Stella was bound to lose it on Aidan eventually—it was hard to blame her. But it was weird that she hadn’t mentioned some big fight. Stella confessed compulsively to me. Why not this? Had the argument escalated further? Had something even worse happened, something so terrible that Stella didn’t want even me to know?
“Come on, Mommy. Tell me.”
“Tell you what?”
“What’s a slut?”
“Oh, Ella,” I said, trying not to sound too horrified. But the way the word kept popping out of her innocent little mouth was making me feel sick. “Please don’t say that again. It’s not a nice word.”
“Then why did Will’s mommy say it?”
“Oh, maybe she was really tired when she said it to Aidan,” I offered. “People sometimes say things that aren’t very nice when they’re tired.”
“You never do that. And she didn’t call Aidan a slut, Mommy,” Ella went on, saying it again as if I hadn’t just asked her to stop. She was focused on licking the edges of her cone, catching the drips. “She called his girlfriend a slut.”
A girlfriend? I’d heard about Aidan’s drinking and drugs and stealing money. I’d heard about the time he got arrested and how Stella fantasized about leaving him in jail. These were not good things that Stella had told me, and yet she had done so willingly. Now she was leaving out something innocent, like Aidan having a girlfriend? Why? Who was the girlfriend?
“And then she broke his phone,” Ella added.
“Stella broke Aidan’s phone?”
“Boom!” Ella imitated an explosion with her chubby little hands. “That’s what Will says. But when Daddy’s phone broke, it didn’t blow up like that. I think Will is lying. He lies a lot.”
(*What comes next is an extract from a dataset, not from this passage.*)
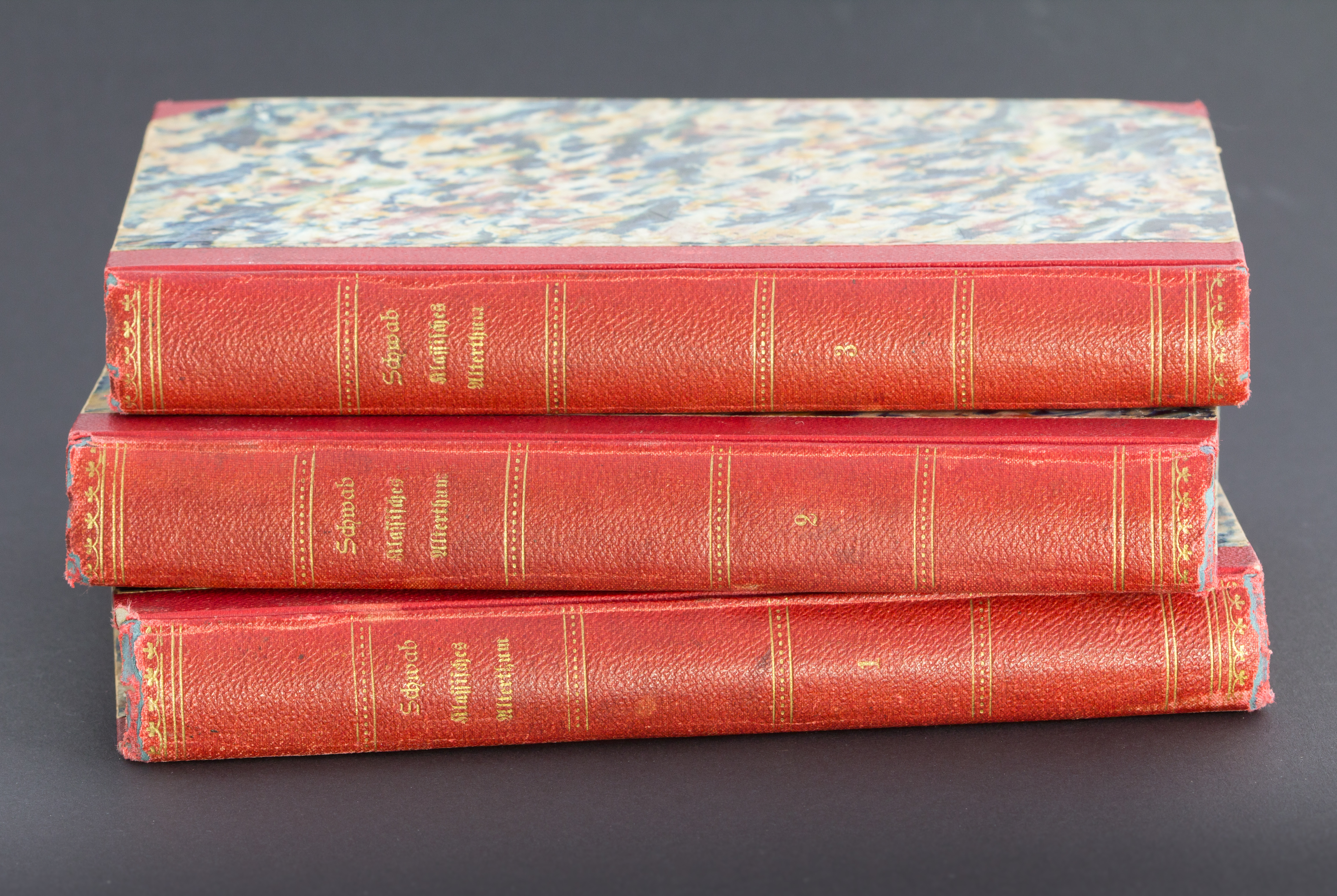 Schwabs Sagen des klassischen Altertums, Erstausgabe Buchrücken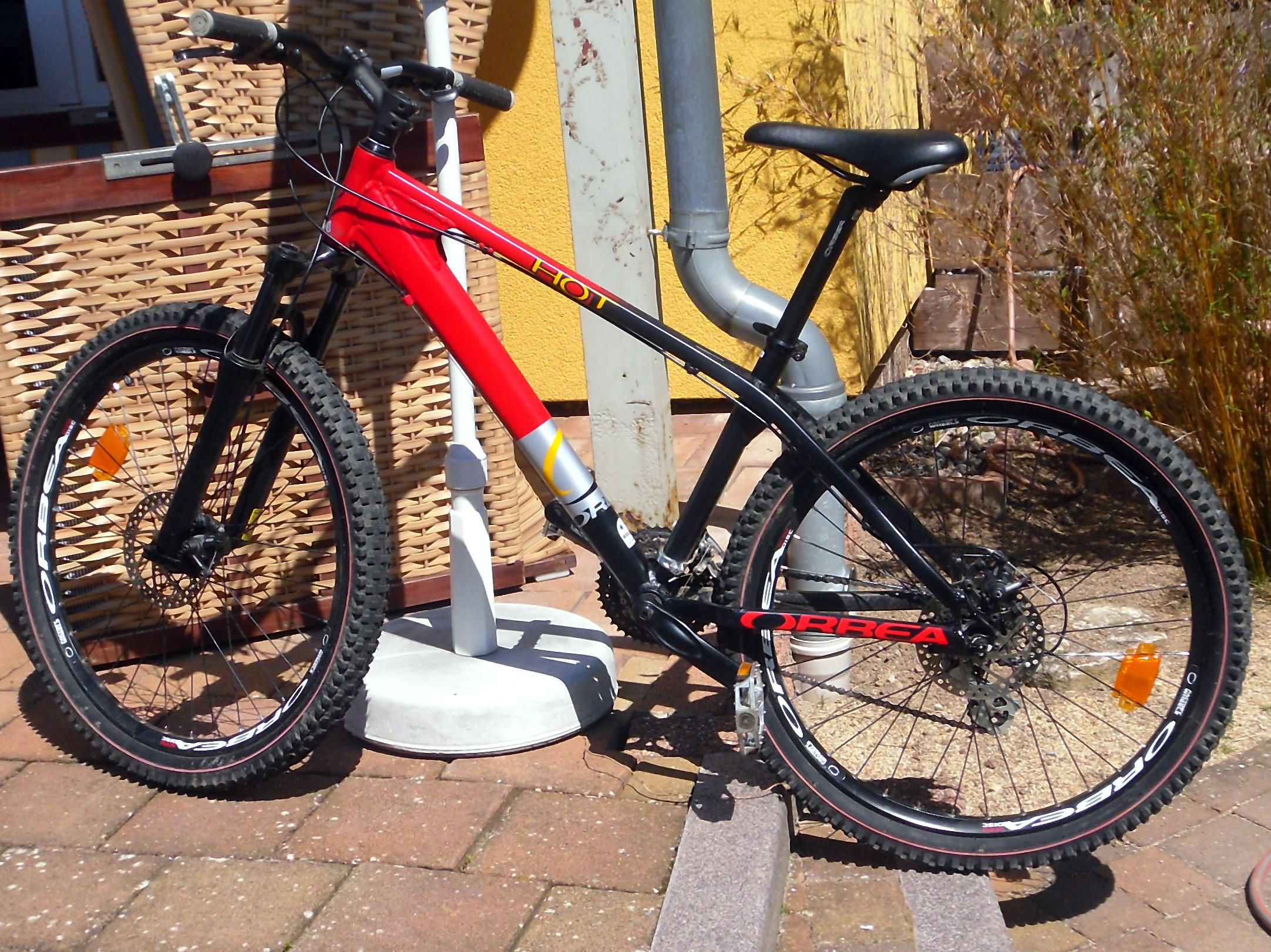 Orbea Hot dirt bike 2007

Except Stella had complained—with great annoyance—about having to replace Aidan’s broken phone. “What’s Aidan’s girlfriend’s name?”
Ella shrugged. “Will calls her the flower girl,” she said, then rolled her eyes. “But I know that’s not her real name. No one’s named that. He’s lying about that, too.”
Rose: the flower girl.
RIDGEDALE READER
ONLINE EDITION
March 17, 2015, 5:03 p.m.
Baby’s Cause of Death Still Unknown
BY MOLLY SANDERSON
The medical examiner has declined to comment on the cause of death of the female infant found at the Essex Bridge. However, police have confirmed that the condition of the infant’s body makes it impossible to rule out homicide at this time.
Once again, the Ridgedale Police Department asks that anyone with information regarding the infant’s identity or cause of death contact their office as soon as possible at 888-526-1899.